In case you missed the test, try solving the questions before reading the solutions.
Overall Scores
Below are the distribution scores, they will help you evaluate your performance.
You can access the final scores here. More than 450 people took this test and the highest score obtained was 37. Here are a few statistics about the distribution.
Mean Score: 20.40
Median Score: 23
Mode Score: 25
Questions & Solution
1) Which of these measures are used to analyze the central tendency of data?
A) Mean and Normal Distribution
B) Mean, Median and Mode
C) Mode, Alpha & Range
D) Standard Deviation, Range and Mean
E) Median, Range and Normal Distribution
Solution: (B)
The mean, median, mode are the three statistical measures which help us to analyze the central tendency of data. We use these measures to find the central value of the data to summarize the entire data set.
2) Five numbers are given: (5, 10, 15, 5, 15). Now, what would be the sum of deviations of individual data points from their mean?
A) 10
B)25
C) 50
D) 0
E) None of the above
Solution: (D)
The sum of deviations of the individual will always be 0.

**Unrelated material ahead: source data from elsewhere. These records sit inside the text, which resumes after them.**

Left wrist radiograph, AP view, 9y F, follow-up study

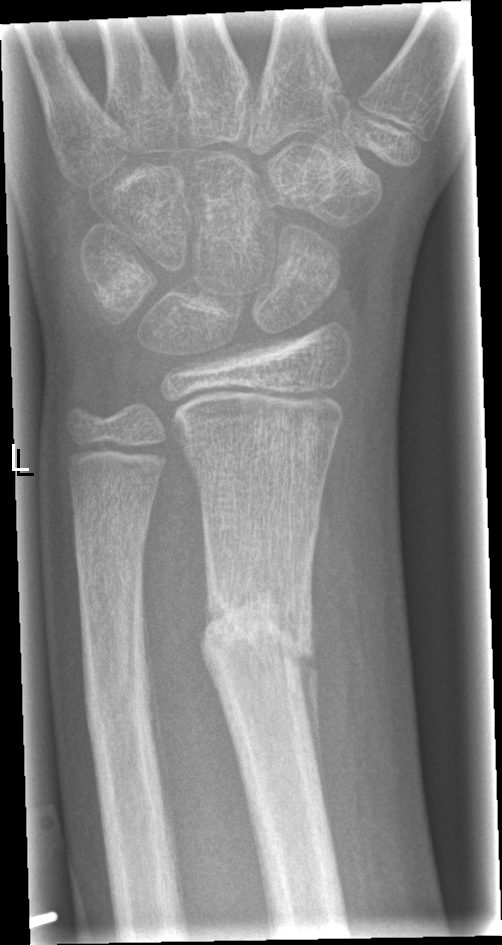

(pixel coordinates, top-left origin, xyxy)
AO code: 22r-D/4.1; 22u-D/2.1; 23u-M/2.1
bone fracture: 3 @ 197 582 321 693; 78 651 161 753; 70 492 156 548
periosteal reaction: 140 582 174 850; 292 640 328 817
osteopenia: present
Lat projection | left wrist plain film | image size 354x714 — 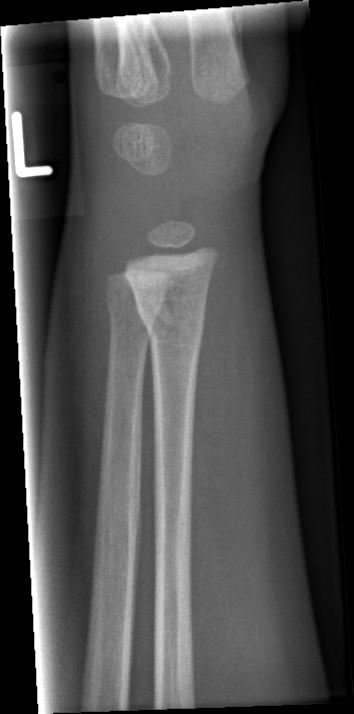
Fracture — (left=133, top=290, right=208, bottom=351). Fracture classified AO/OTA 23-M/2.1.
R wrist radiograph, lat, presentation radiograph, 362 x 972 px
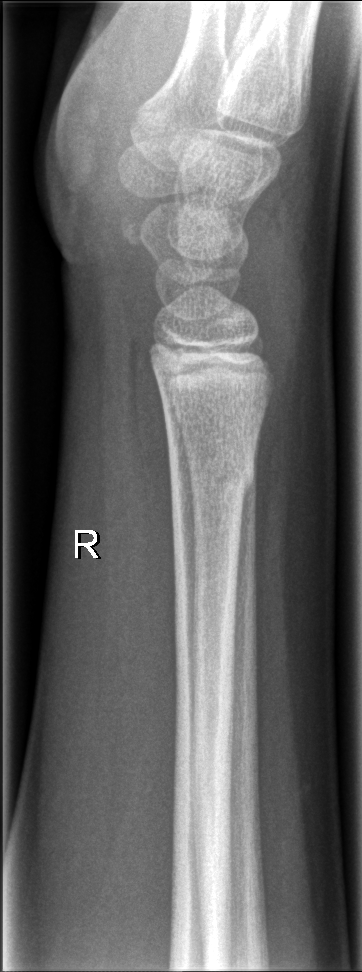
Findings: Bone fracture — 166 451 257 508.
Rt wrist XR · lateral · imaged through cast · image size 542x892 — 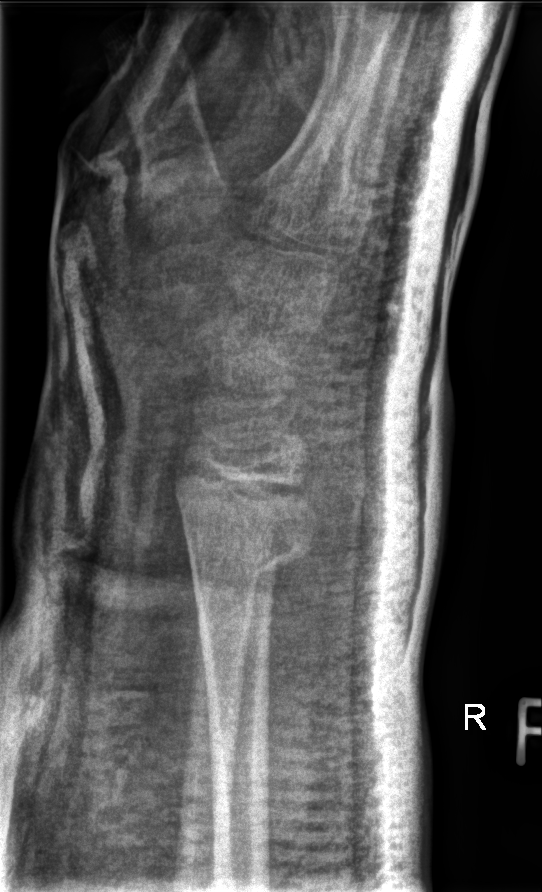
fracture: <183,531>-<315,600>
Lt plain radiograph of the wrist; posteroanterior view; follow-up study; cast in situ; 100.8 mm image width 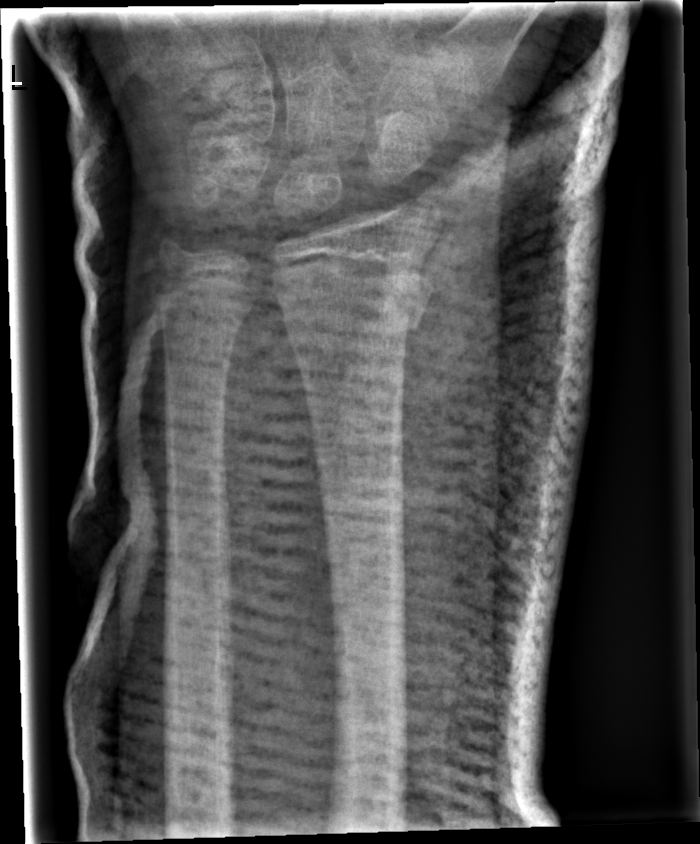 (pixel coordinates, top-left origin, xyxy)
AO/OTA = 23r-E/2.1; 23u-M/2.1
bone fracture = 1 @ [267, 253, 436, 339]

3) A test is administered annually. The test has a mean score of 150 and a standard deviation of 20. If Ravi’s z-score is 1.50, what was his score on the test?
A) 180
B) 130
C) 30
D) 150
E) None of the above
Solution: (A)
X= μ+Zσ where μ is the mean, σ is the standard deviation and X is the score we’re calculating. Therefore X = 150+20*1.5 = 180
4) Which of the following measures of central tendency will always change if a single value in the data changes?
A) Mean
B) Median
C) Mode
D) All of these
Solution: (A)
The mean of the dataset would always change if we change any value of the data set. Since we are summing up all the values together to get it, every value of the data set contributes to its value. Median and mode may or may not change with altering a single value in the dataset.
5) Below, we have represented six data points on a scale where vertical lines on scale represent unit.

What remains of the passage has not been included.